Même s'il faut augmenter la RAM à son maximum de 2Go, une telle machine reste bien suffisante pour un utilisateur lambda qui va travailler dessus de manière personnelle, même à faire de la vidéo et de la photo, car il ne sera pas super exigent sur le temps de traitement.

Une telle machine que celle que tu as vaut entre 300 et 450 euros. (C'est une machine facilement évolutive au niveau disque dur et superdrive).

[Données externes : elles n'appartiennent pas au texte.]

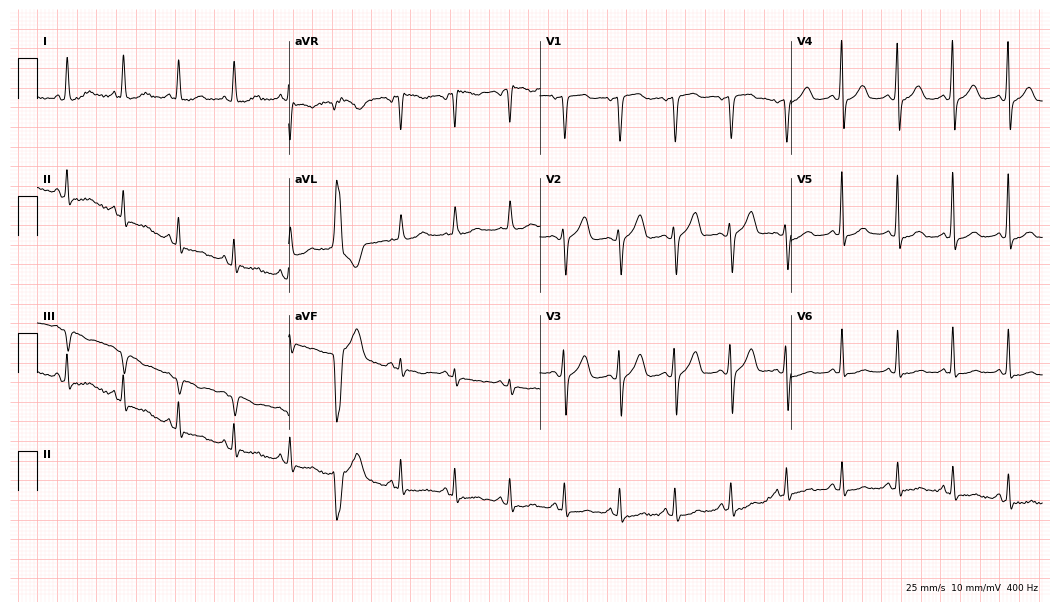
Electrocardiogram, a woman, 69 years old. Interpretation includes sinus tachycardia (a sinus rate of 100 beats per minute or more).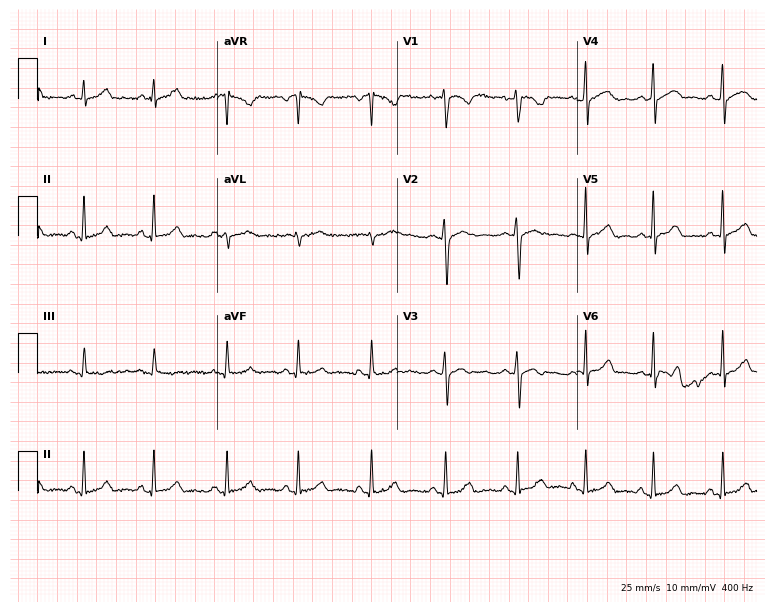
12-lead ECG from a 23-year-old woman. Labelled as a normal ECG.

Mais Pascalformac a bien eu raison de proposer son prix car si tu le fais à 90, voir 100 euros, je t'en débarrasse   mdrrrrr ! Ce disant, je ne vois pas de quels fins négociateurs il veut parler... 
Mais après, désolé Pascalformac, si j'achète cette machine, je ne te renvendrai pas une de ces vis,  je tiens trop à le voir fonctionner parfaitement ! :rateau:


----------



## pascalformac (7 Février 2010)

ben206stras a dit:


> Même s'il faut augmenter la RAM à son maximum de 2Go, une telle machine reste bien suffisante pour un utilisateur lambda qui va travailler dessus de manière personnelle, même à faire de la vidéo et de la photo, car il ne sera pas super exigent sur le temps de traitement.



oui


> , désolé Pascalformac, si j'achète cette machine, je ne te renvendrai pas une de ces vis,  je tiens trop à le voir fonctionner parfaitement ! :rateau:


bon je te la reserre  resers:t'es vis -lard!


----------



## raffa (7 Février 2010)

merci à tous pour vos avis
c'est sympa d'avoir participé et je peux remarquer que j'ai une machine encore bien en place et qui vaut encore un ptit quelque chose
j'ai eu aussi une personne qui m'a gentiment soufflé de garder mon imac... il se reconnaitra
comme il fonctionne merveilleusement bien,je vais le garder pour ma fille de 3 ans...qui s'en sert pour jouer à lapin malin,regarder ces dvds...et comme ça j'ai toujours un oeil sur lui 
voilà,donc à bientôt pour d'autres aventures


----------



## pascalformac (8 Février 2010)

et tu as raison !
 mais une precaution

 ta fille tu la mets sur une session standard , voire standard aménagée ( finder simplifié etc)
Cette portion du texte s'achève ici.